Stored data
-=-=-=-=-

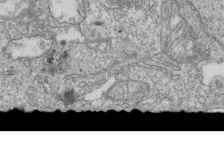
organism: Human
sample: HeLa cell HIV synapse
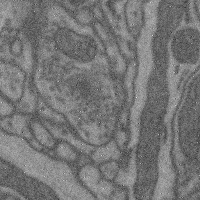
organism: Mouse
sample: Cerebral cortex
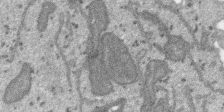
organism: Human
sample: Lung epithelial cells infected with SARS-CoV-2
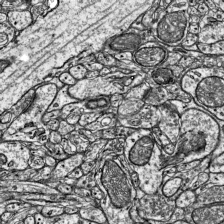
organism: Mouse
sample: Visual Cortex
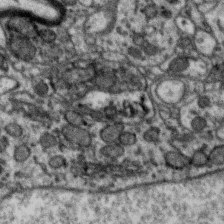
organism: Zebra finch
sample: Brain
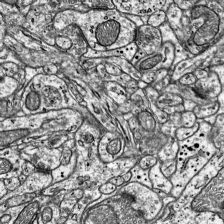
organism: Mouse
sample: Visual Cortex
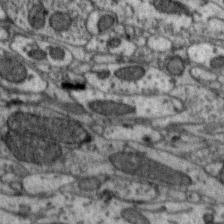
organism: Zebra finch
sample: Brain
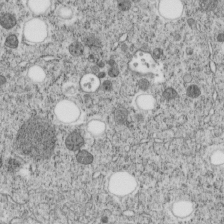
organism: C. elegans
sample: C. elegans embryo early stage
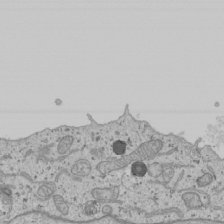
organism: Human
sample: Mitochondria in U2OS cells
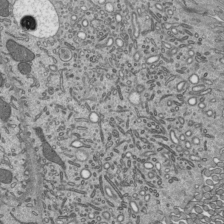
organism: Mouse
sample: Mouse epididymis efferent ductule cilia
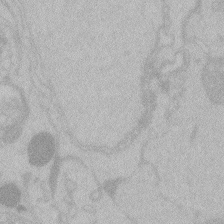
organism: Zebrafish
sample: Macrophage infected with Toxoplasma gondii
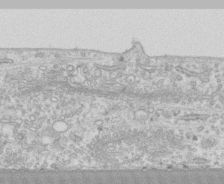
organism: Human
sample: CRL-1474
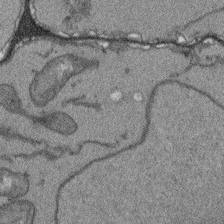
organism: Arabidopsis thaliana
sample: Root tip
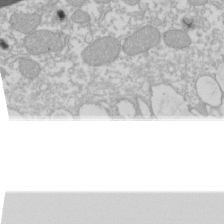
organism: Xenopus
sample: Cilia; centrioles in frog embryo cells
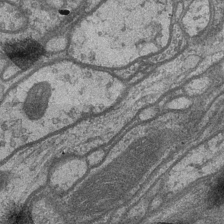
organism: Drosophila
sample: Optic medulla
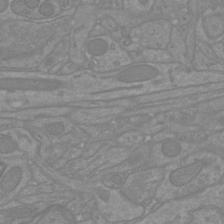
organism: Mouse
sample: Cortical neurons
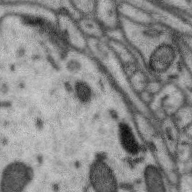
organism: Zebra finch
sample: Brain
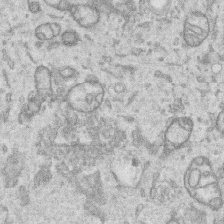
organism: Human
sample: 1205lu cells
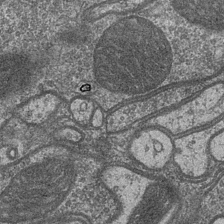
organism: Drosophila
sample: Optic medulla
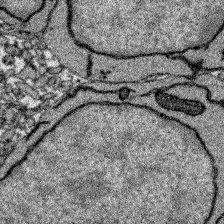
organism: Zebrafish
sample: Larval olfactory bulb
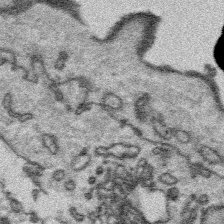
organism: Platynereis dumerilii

-=-=-=-=-

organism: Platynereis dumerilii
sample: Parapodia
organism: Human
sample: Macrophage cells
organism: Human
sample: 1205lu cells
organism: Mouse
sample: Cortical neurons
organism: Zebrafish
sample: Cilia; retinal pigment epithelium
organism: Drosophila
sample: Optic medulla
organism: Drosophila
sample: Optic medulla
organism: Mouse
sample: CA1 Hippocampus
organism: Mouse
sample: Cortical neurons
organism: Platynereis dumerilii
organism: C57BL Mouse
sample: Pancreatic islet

-=-=-=-=-

**TASK OBJECTIVE**
Of all the entries above, repeat only the lines from the line that has "sample: Cilia; retinal pigment epithelium" to the line that has "sample: Pancreatic islet", both lines included, exactly.

**ANSWER TO THIS TASK**
sample: Cilia; retinal pigment epithelium
organism: Drosophila
sample: Optic medulla
organism: Drosophila
sample: Optic medulla
organism: Mouse
sample: CA1 Hippocampus
organism: Mouse
sample: Cortical neurons
organism: Platynereis dumerilii
organism: C57BL Mouse
sample: Pancreatic islet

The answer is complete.